Yes indeed, it would seem we are getting praises from all corners of the globe for conducting what was a free and fair election – moreover, one that was free from violence. Why must the world always assume the worst of our African countries and why am I even posing that question when we all know the answer? Our brothers and sisters from the other mothers in too many countries on the continent just can’t get it right.
But, nosey ones, I am bumming – that is US slang for disappointed – for I could not make it to the polls to cast my vote. As much as I had wanted to vote and looked forward to it, the aggravation of my healing groin and hip ligaments resulted in the stressing of my knee so that any movement would have seen it swell to the size of a basketball again.
So what was this very patriotic boy to do? Well, I had to follow what turned out to be the excellent coverage by our public broadcaster. And it gave me immense pleasure!
Firstly it was the consistent reporting of how the DA had lost a lot of ground. Don’t get me wrong, I’m not anti-DA, in fact, quite the opposite. I have always hoped that with the DA being the official opposition it would strengthen its position and parliamentary representation so we can have a better balance in our national assembly. This of course would mean a better chance of a successful no-confidence vote against a mampara like our last so-called president.
However, I noticed early on in the DA campaign that the party’s messages were too confusing and bordered on being seriously patronising.
Next came the electorate telling most of the newly formed parties to take a hike. Forty-five 45 political parties! Was this a joke or what? I certainly hope that those chancers who thought they could wake up one day and launch a political party have come to realise that the people of Mzansi clearly take their voting seriously.

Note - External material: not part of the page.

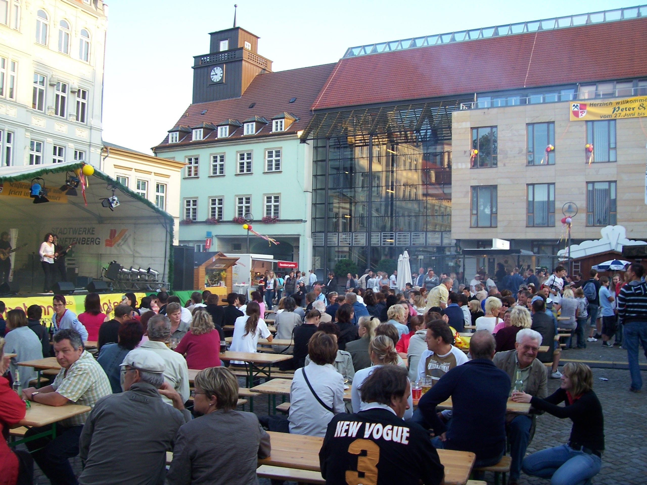 Beginn des 2008er Peter-und-Paul-Marktes in Senftenberg

I have a suggestion for these chancers: hey guys, next time, if there is a next time – some were interviewed saying they are here to stay – take your registration fees and register a political action group under section 21; remember the Treatment Action Committee (TAC)? I highly recommend that they follow their lead; to say that group’s achievement with its ARV rollout campaign was remarkable is an understatement.
And besides that suggestion, I must pose the question: who or what “third party” is funding these chancers to enable them to pay the IEC’s hefty elections contestation fee, which if you do not garner enough votes (R45,000) is non-refundable?
These chancers did nothing but quadruple the IEC’s costs: costs that are borne by the taxpayer.
One solution is to raise the contestation fee to, say, a whopping R1-R2 million so that we weed out the chancers.
Yes, I know some will say that would be undemocratic. So what! Out of the 45 parties who contested the election only 14 made the grade while the remaining 31 were nothing but a waste of taxpayer’s money.
Or maybe we should introduce a primary vote – elections that would require new parties to demonstrate a satisfactory number of votes in order to be allowed to run in the national elections. [That would be cheaper – two elections instead of one? – Ed.]
Bottom line is something needs to be done about this new party launching nonsense.
Among my other election pleasures, I must say I was also delighted at the reporting that the ANC’s percentage points had dropped since the 2014 vote. I am a staunch ANC supporter, but heck, sometimes tough love is the only way to send a message, especially to those you love.
And let’s be clear here, comrades, I couldn’t care less which individual you put into the presidency, the attraction is simply the overall policies that the ANC stands behind; you lose those or deviate from them and Jesus will be here – accompanied by Mandela.
Lastly, I am very pleased that the firebrand Patricia de Lille did “Good” enough to make it to the national assembly. [I agree, but haven’t you just condemned this “new party launching nonsense”? – Ed.]
De Lille’s parting of the ways with the DA and starting her own party could very well be a blessing in disguise: we need someone like her on the national arena, so for Mzansi, this is very “Good”.